– Апология – защита, но разве я нуждаюсь в защите неведомого мне пока что Никольского?
– Как сказать… Поговоришь с ним – поймёшь.
В прихожей нас встретили мать, сестра Никольского и радостный собачий лай. Все трое бросились обнюхивать, обнимать, целовать явившихся в гости. Великанова целовали как старого друга дома и меня заодно. Наталья Васильевна довольно бодрая старуха, тугая на ухо, безгранично гостеприимная, со светящимися радостью глазами, умилённо разглядывая меня, норовила погладить по плечу и пожать руку. Распоряжалась сестра Никольского Шура – хозяйка в доме. Роль эту, судьбою ей назначенную, безмужняя, при годах, когда надежда на личное счастье, если не погасла полностью, то брезжит еле-еле, она вела с охотой, даже порою с воодушевлением. Редко она предавалась унынию, как я заметил. У неё был золотой характер. Только мы вошли, посыпались Шурины молодецкие (именно так!) шутки, разудалые комплименты, отпускаемые старому другу дома Володе Великанову и новобранцу Юрию – на глазах творился зачин добродушного русского кумовства. (Впоследствии Валентин Михайлович стал крёстным отцом моего сына Сергея, так что всё происходившее в прихожей, густо завешанной живописью и графикой, относилось не только к настоящему, но и к будущему.) Великанов, сняв пальто и кепку, приноравливался достать из пачки сигаретку-коротышку, в другой руке наготове держал спички. Хозяин из большой комнаты-гостиной нетерпеливо подал голос:
– Друзья, что вы так долго возитесь? Заждался я. Шура, ты заласкала Юрия Александровича.

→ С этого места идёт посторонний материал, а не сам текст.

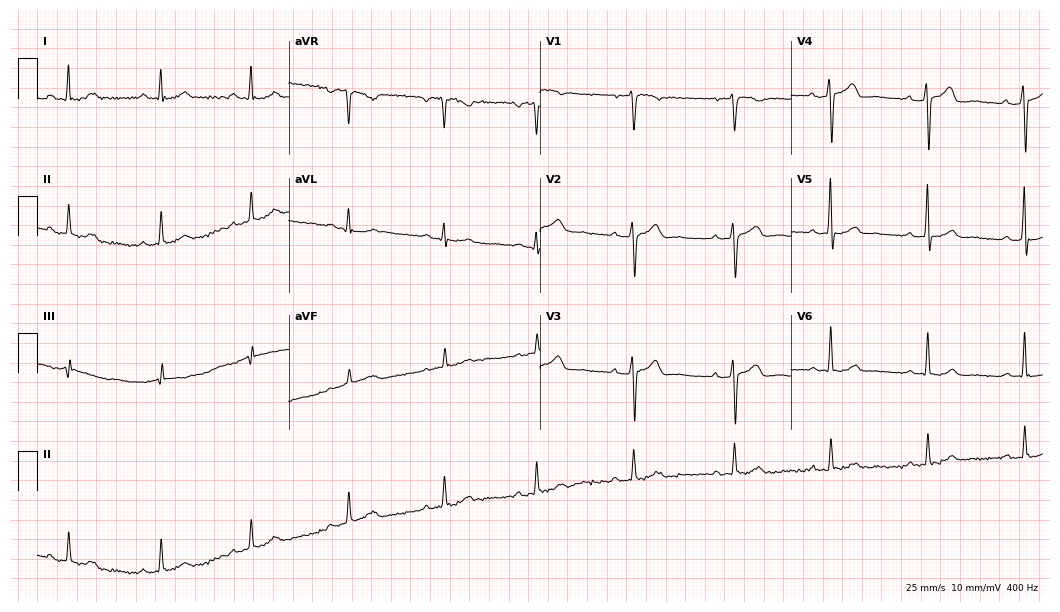
12-lead ECG (10.2-second recording at 400 Hz) from a 34-year-old man. Labelled as a normal ECG.

Разумеется, загодя Великанов много чего нашептал (любил мой коллега такой способ общения) при сеансе курения, когда они оба, Великанов и Никольский, всласть дымили, Великанов вонючими, крепкими «Новыми», а Никольский ароматным импортным «Кэмелом». Соответственно, в редакционной курилке Великанов просветил меня насчёт Никольского, доложил про его безножие. Охать, умиляться, удивляться при личном знакомстве с Валентином Михайловичем мне не пришлось.
Он сидел в дальнем конце большой комнаты, служившей приёмной и гостиной, у края большого стола. С правого бока к его креслу-трону примыкал столик с радиоприёмником, телефонным аппаратом, магнитофоном, блокнотом для записей и молниеносных зарисовок и некоторых других деталей антуража. Из-за спинки кресла выглядывал гриф гитары. Вся эта характерная для начала шестидесятых аппаратура, весь колоритный вещный мир перестал для меня существовать, как только я обратил взгляд на самого Валентина Михайловича.
Никольский улыбался, весь обратившись ко мне. Лицо его выражало полную, чистосердечную, искреннюю благожелательность. Он таким образом извинялся за то, что нет у него возможности устремиться тебе навстречу – встать, идти к дверям с распростёртыми объятьями. Глядя на его могучие руки и плечи, я представил, какие это были бы роскошные, сильные, мужские объятья. В детстве полиомиелит привёл к поражению ног – лишил мальчика возможности ходить, бегать, скакать, плясать, танцевать, играть в подвижные игры, но не лишил его всех перечисленных желаний и потребностей, и он удовлетворял их с помощью могучего воображения. Бессилие скованных недугом ног компенсировала воля, необыкновенно развитые, на всё способные руки, могучий плечевой пояс, сильный торс. Немного раскрепостишь фантазию и с лёгкостью представляешь его руки крыльями. И чудились мне в нём повадки, гордость орла. Было нечто орлиное, величественно-птичье в его внешности, прежде всего в орлином профиле.
Передние части головы у него решительно выдвинуты вперёд относительно затылка, и от этого лик Никольского обрёл птичьи очертания. Нос с горбинкой, глубоко сидящие весёлые голубые глаза, широкий растянутый рот, настроенный на протяжную улыбку и, вообще, владеющий богатейшей мимикой. Вкусные, даже на вид, губы. Черты лица Валентина Никольского ужасно далеки от правильных округлых, гармонических форм, но при этом они были по-своему, что называется, на загляденье. Живость его лица, подвижность, способность быть одухотворённым приёмником чувств, мыслей, интереса к собеседнику всех, кто оказался в застолье, брали в плен сразу же. Ему не надо было настраиваться на беседу именно с вами, допустим, угрюмым, чем-то крайне расстроенным, эгоистичным в желании лелеять и дальше это для других тягостное, неприятное чувство. Он изжил эгоизм полностью, как ни трудно в это поверить. Инвалид, лишённый возможности передвижения, никогда не думает прежде о себе, а уж затем, о тех, кто рядом, кто обращается к нему с вопросами, предложениями, просьбами.